The problem is understood and I am investigating a solution. (issue stems from the fact that lookup of templated classes have a memory cost and that TClass::GetClass will do a lookup each time until it can find a dictionary for the class. In the case of std::tuple we do not provide a dictionary on purpose, hence the leak per se).

kutschke commented 9 months ago

The problem is understood and I am investigating a solution. (issue stems from the fact that lookup of templated classes have a memory cost and that TClass::GetClass will do a lookup each time until it can find a dictionary for the class. In the case of std::tuple we do not provide a dictionary on purpose, hence the leak per se).

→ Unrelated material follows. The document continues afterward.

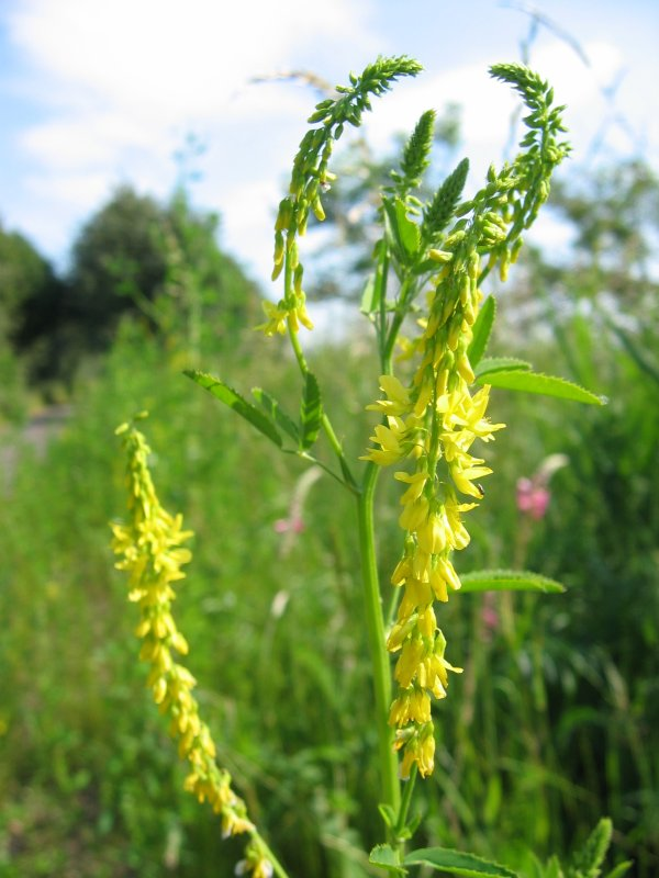 Echter Steinklee Melilotus officinalis, Zingst

Thanks Philippe. That's great news.

pcanal commented 9 months ago

This is now followed at https://github.com/root-project/root/issues/14199 and solved by https://github.com/root-project/root/pull/14200

kutschke commented 9 months ago

Thanks Philippe. We are looking forward to using this fix.

knoepfel commented 8 months ago

@kutschke, has Mu2e had the opportunity to look at the art 3.14.03 mu distribution?

https://scisoft.fnal.gov/scisoft/bundles/mu/v3_14_03/mu-v3_14_03.html

It includes a version of ROOT with the fixes Philippe implemented.

kutschke commented 8 months ago

Hi Kyle,

It passes all of our tests. In particularly we do not see a memory leak.

The PR has been in since before the break but we are waiting for the TDAQ people to return from holiday before we merge. We don’t want to paint them into a corner.

Rob

knoepfel commented 8 months ago

Thanks, Rob. We'll close the issue then.